== Provided records ==

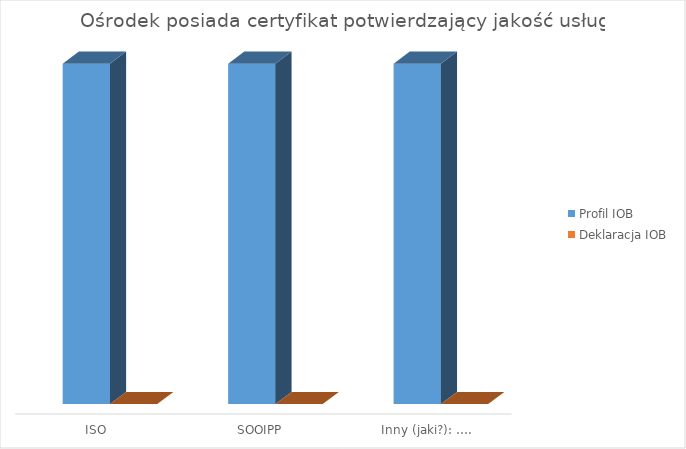
| Category | Profil IOB | Deklaracja IOB |
|---|---|---|
| ISO | 1 | 0 |
| SOOIPP  | 1 | 0 |
| Inny (jaki?): …. | 1 | 0 |
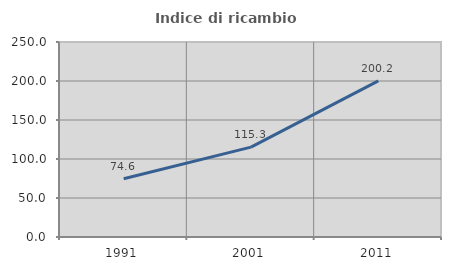
| Category | Indice di ricambio occupazionale  |
|---|---|
| 1991.0 | 74.597 |
| 2001.0 | 115.264 |
| 2011.0 | 200.196 |
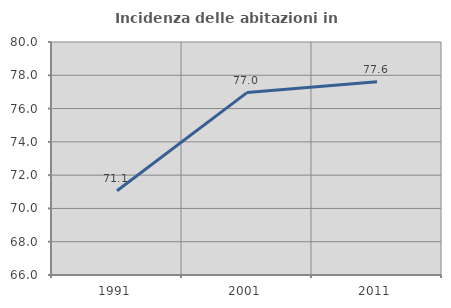
| Category | Incidenza delle abitazioni in proprietà  |
|---|---|
| 1991.0 | 71.065 |
| 2001.0 | 76.96 |
| 2011.0 | 77.616 |
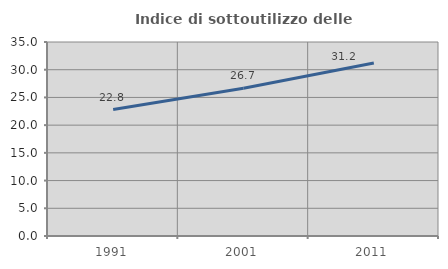
| Category | Indice di sottoutilizzo delle abitazioni  |
|---|---|
| 1991.0 | 22.815 |
| 2001.0 | 26.653 |
| 2011.0 | 31.201 |
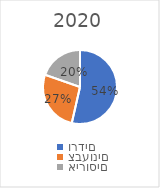
| Category | 2020 |
|---|---|
| ורדים | 0.536 |
| צבעונים | 0.268 |
| אירוסים | 0.196 |
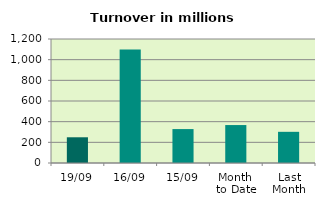
| Category | Series 0 |
|---|---|
| 19/09 | 248.918 |
| 16/09 | 1098.39 |
| 15/09 | 328.278 |
| Month 
to Date | 367.226 |
| Last
Month | 301.741 |
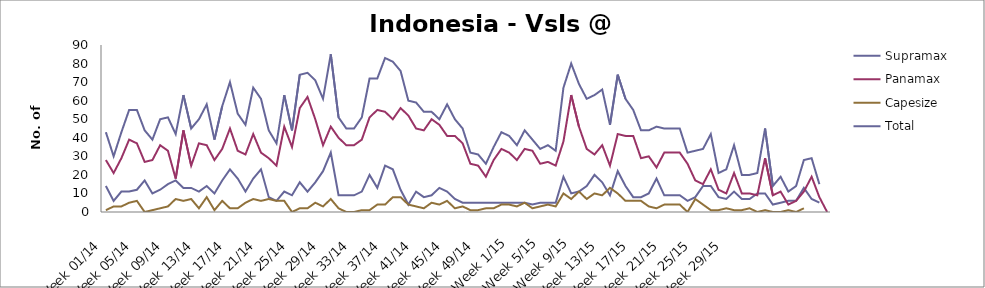
| Category | Supramax | Panamax | Capesize | Total |
|---|---|---|---|---|
| Week 01/14 | 14 | 28 | 1 | 43 |
| Week 02/14 | 6 | 21 | 3 | 30 |
| Week 03/14 | 11 | 29 | 3 | 43 |
| Week 04/14 | 11 | 39 | 5 | 55 |
| Week 05/14 | 12 | 37 | 6 | 55 |
| Week 06/14 | 17 | 27 | 0 | 44 |
| Week 07/14 | 10 | 28 | 1 | 39 |
| Week 08/14 | 12 | 36 | 2 | 50 |
| Week 09/14 | 15 | 33 | 3 | 51 |
| Week 10/14 | 17 | 18 | 7 | 42 |
| Week 11/14 | 13 | 44 | 6 | 63 |
| Week 12/14 | 13 | 25 | 7 | 45 |
| Week 13/14 | 11 | 37 | 2 | 50 |
| Week 14/14 | 14 | 36 | 8 | 58 |
| Week 15/14 | 10 | 28 | 1 | 39 |
| Week 16/14 | 17 | 34 | 6 | 57 |
| Week 17/14 | 23 | 45 | 2 | 70 |
| Week 18/14 | 18 | 33 | 2 | 53 |
| Week 19/14 | 11 | 31 | 5 | 47 |
| Week 20/14 | 18 | 42 | 7 | 67 |
| Week 21/14 | 23 | 32 | 6 | 61 |
| Week 22/14 | 8 | 29 | 7 | 44 |
| Week 23/14 | 6 | 25 | 6 | 37 |
| Week 24/14 | 11 | 46 | 6 | 63 |
| Week 25/14 | 9 | 35 | 0 | 44 |
| Week 26/14 | 16 | 56 | 2 | 74 |
| Week 27/14 | 11 | 62 | 2 | 75 |
| Week 28/14 | 16 | 50 | 5 | 71 |
| Week 29/14 | 22 | 36 | 3 | 61 |
| Week 30/14 | 32 | 46 | 7 | 85 |
| Week 31/14 | 9 | 40 | 2 | 51 |
| Week 32/14 | 9 | 36 | 0 | 45 |
| Week 33/14 | 9 | 36 | 0 | 45 |
| Week 34/14 | 11 | 39 | 1 | 51 |
| Week 35/14 | 20 | 51 | 1 | 72 |
| Week 36/14 | 13 | 55 | 4 | 72 |
| Week 37/14 | 25 | 54 | 4 | 83 |
| Week 38/14 | 23 | 50 | 8 | 81 |
| Week 39/14 | 12 | 56 | 8 | 76 |
| Week 40/14 | 4 | 52 | 4 | 60 |
| Week 41/14 | 11 | 45 | 3 | 59 |
| Week 42/14 | 8 | 44 | 2 | 54 |
| Week 43/14 | 9 | 50 | 5 | 54 |
| Week 44/14 | 13 | 47 | 4 | 50 |
| Week 45/14 | 11 | 41 | 6 | 58 |
| Week 46/14 | 7 | 41 | 2 | 50 |
| Week 47/14 | 5 | 37 | 3 | 45 |
| Week 48/14 | 5 | 26 | 1 | 32 |
| Week 49/14 | 5 | 25 | 1 | 31 |
| Week 50/14 | 5 | 19 | 2 | 26 |
| Week 51/14 | 5 | 28 | 2 | 35 |
| Week 52/14 | 5 | 34 | 4 | 43 |
| Week 1/15 | 5 | 32 | 4 | 41 |
| Week 2/15 | 5 | 28 | 3 | 36 |
| Week 3/15 | 5 | 34 | 5 | 44 |
| Week 4/15 | 4 | 33 | 2 | 39 |
| Week 5/15 | 5 | 26 | 3 | 34 |
| Week 6/15 | 5 | 27 | 4 | 36 |
| Week 7/15 | 5 | 25 | 3 | 33 |
| Week 8/15 | 19 | 38 | 10 | 67 |
| Week 9/15 | 10 | 63 | 7 | 80 |
| Week 10/15 | 11 | 46 | 11 | 69 |
| Week 11/15 | 14 | 34 | 7 | 61 |
| Week 12/15 | 20 | 31 | 10 | 63 |
| Week 13/15 | 16 | 36 | 9 | 66 |
| Week 14/15 | 9 | 25 | 13 | 47 |
| Week 15/15 | 22 | 42 | 10 | 74 |
| Week 16/15 | 14 | 41 | 6 | 61 |
| Week 17/15 | 8 | 41 | 6 | 55 |
| Week 18/15 | 8 | 29 | 6 | 44 |
| Week 19/15 | 10 | 30 | 3 | 44 |
| Week 20/15 | 18 | 24 | 2 | 46 |
| Week 21/15 | 9 | 32 | 4 | 45 |
| Week 22/15 | 9 | 32 | 4 | 45 |
| Week 23/15 | 9 | 32 | 4 | 45 |
| Week 24/15 | 6 | 26 | 0 | 32 |
| Week 25/15 | 8 | 17 | 7 | 33 |
| Week 26/15 | 14 | 15 | 4 | 34 |
| Week 27/15 | 14 | 23 | 1 | 42 |
| Week 28/15 | 8 | 12 | 1 | 21 |
| Week 29/15 | 7 | 10 | 2 | 23 |
| Week 30/15 | 11 | 21 | 1 | 36 |
| Week 31/15 | 7 | 10 | 1 | 20 |
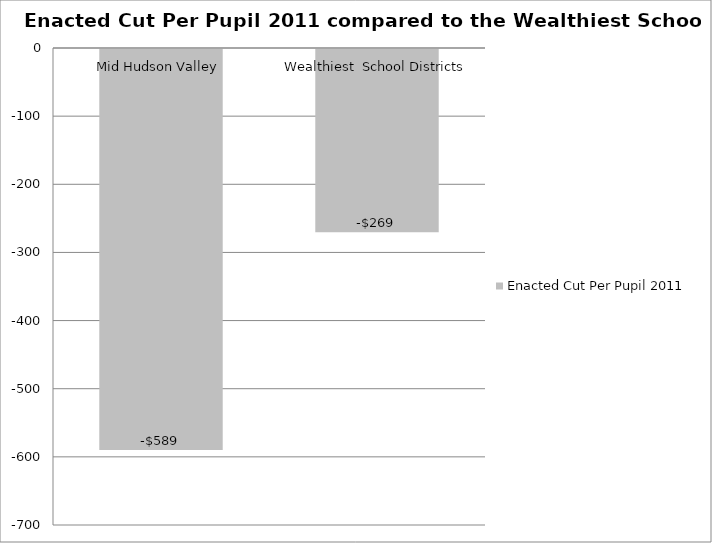
| Category | Enacted Cut Per Pupil 2011  |
|---|---|
| Mid Hudson Valley  | -588.338 |
| Wealthiest  School Districts | -268.999 |

===

Reproduce every line above that contains the string "abitazioni".

** Answer section **
| Category | Incidenza delle abitazioni in proprietà  |
| Category | Indice di sottoutilizzo delle abitazioni  |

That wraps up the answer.